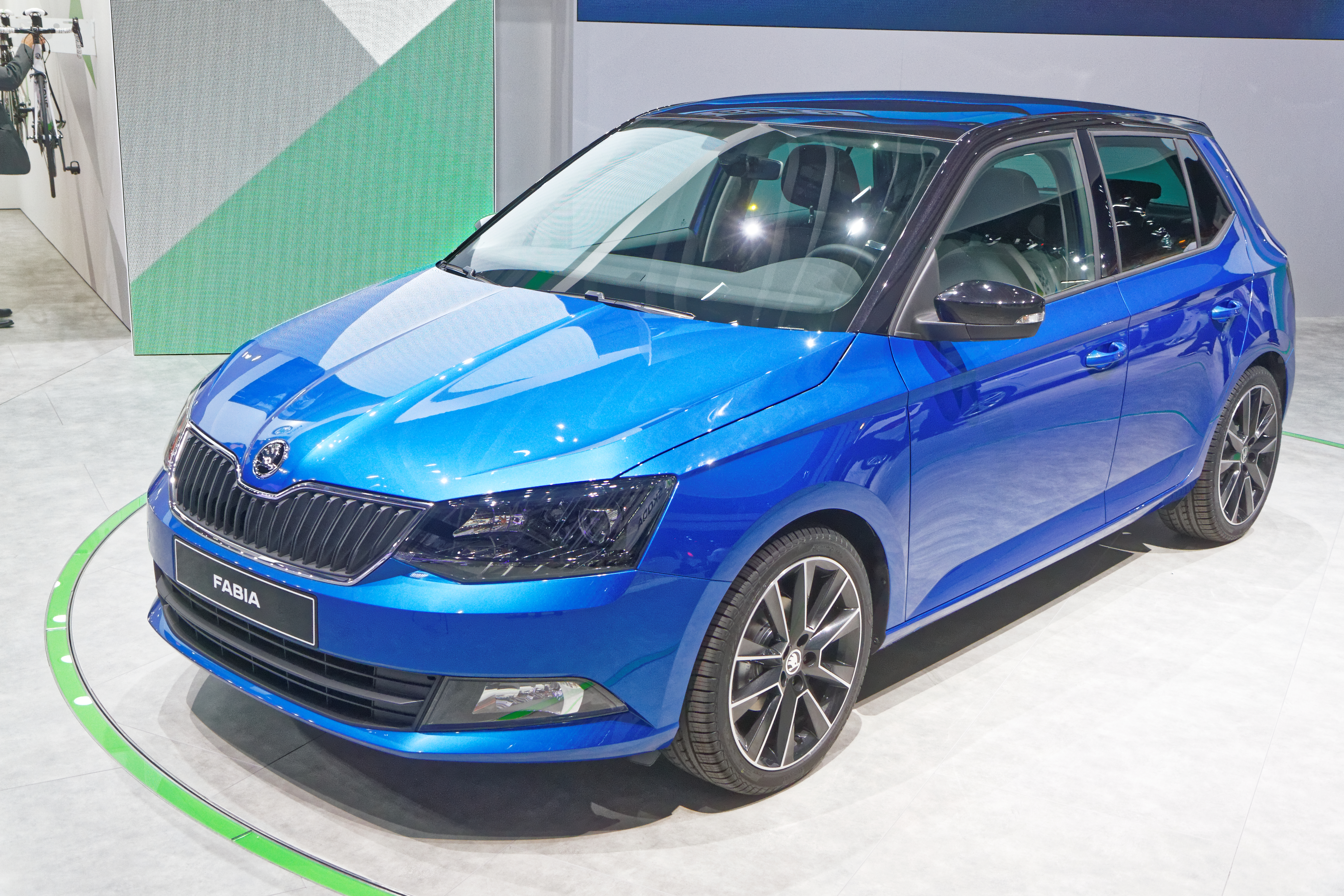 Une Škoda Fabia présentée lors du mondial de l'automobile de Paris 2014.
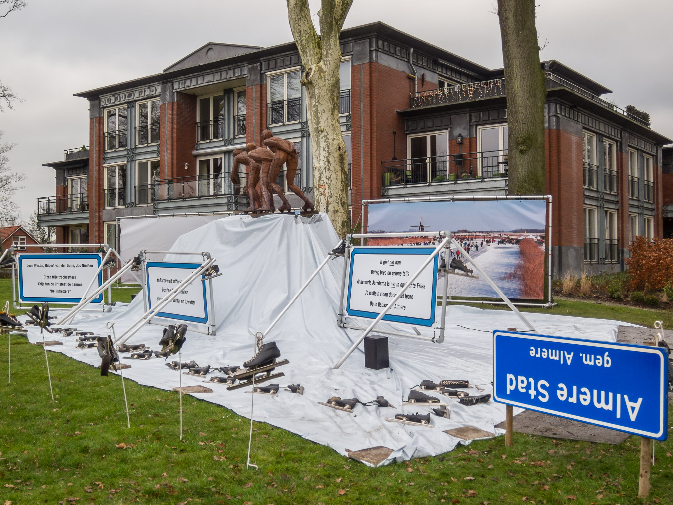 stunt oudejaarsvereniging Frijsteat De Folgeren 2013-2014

┄┄┄┄┄┄

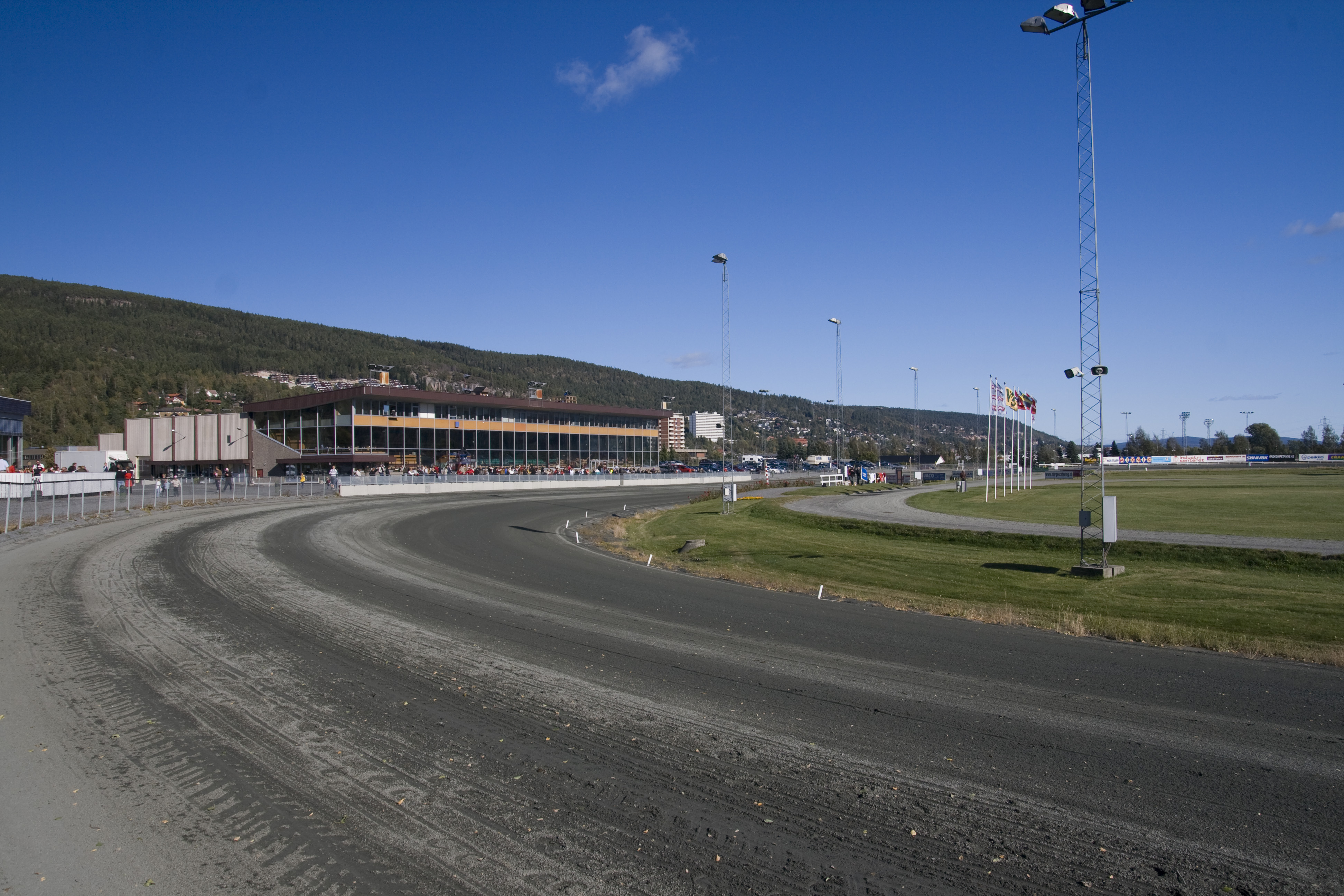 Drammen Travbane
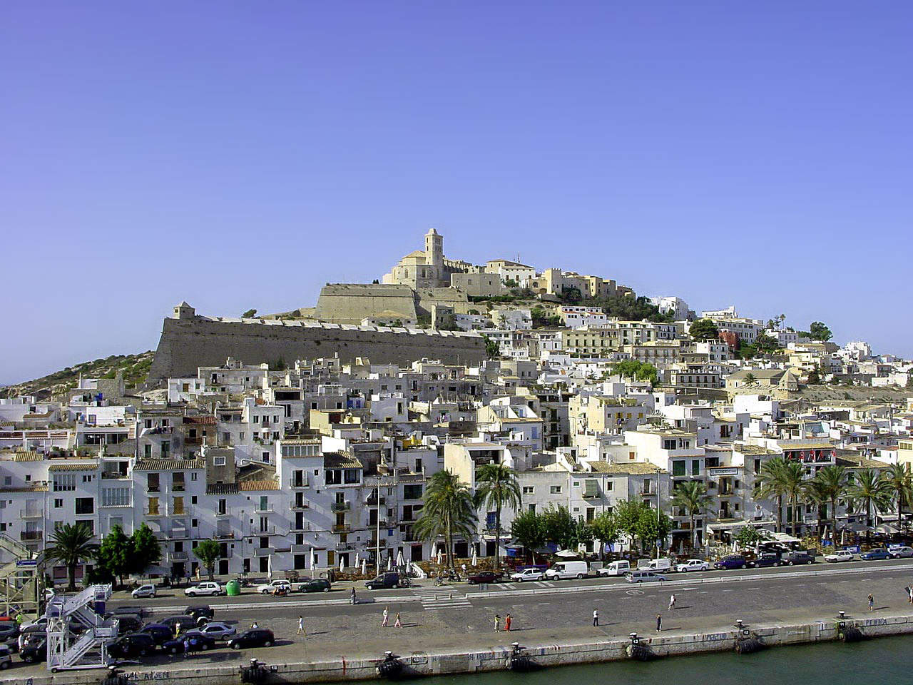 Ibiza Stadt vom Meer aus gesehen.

┄┄┄┄┄┄

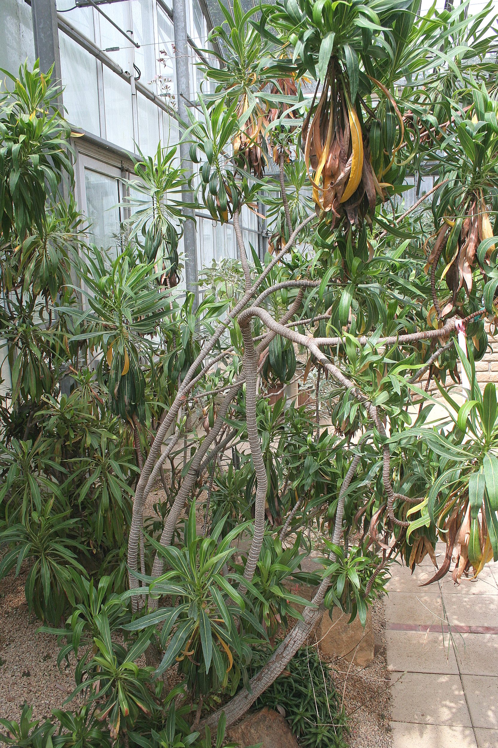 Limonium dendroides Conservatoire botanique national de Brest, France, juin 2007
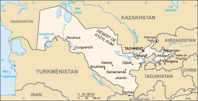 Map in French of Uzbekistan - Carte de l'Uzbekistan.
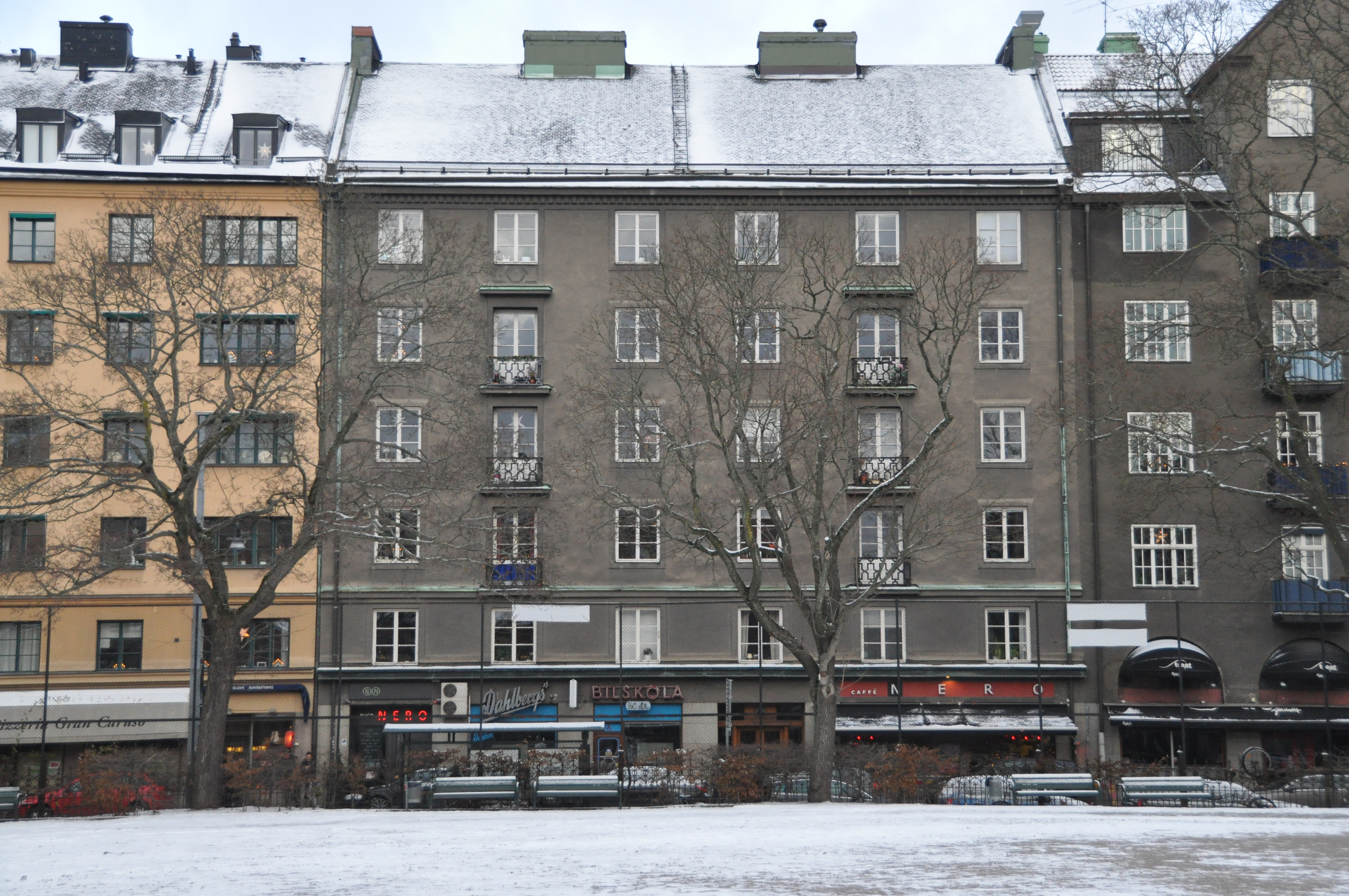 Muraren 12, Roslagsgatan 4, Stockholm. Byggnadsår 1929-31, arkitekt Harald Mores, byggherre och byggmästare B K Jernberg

┄┄┄┄┄┄

• THE TASK
Look above for the line containing "Drammen Travbane" and the line containing "Ibiza Stadt vom Meer aus gesehen.", then reproduce both and everything between them exactly, pictures omitted.

• REPLY TO THE EXERCISE
 Drammen Travbane
 Ibiza Stadt vom Meer aus gesehen.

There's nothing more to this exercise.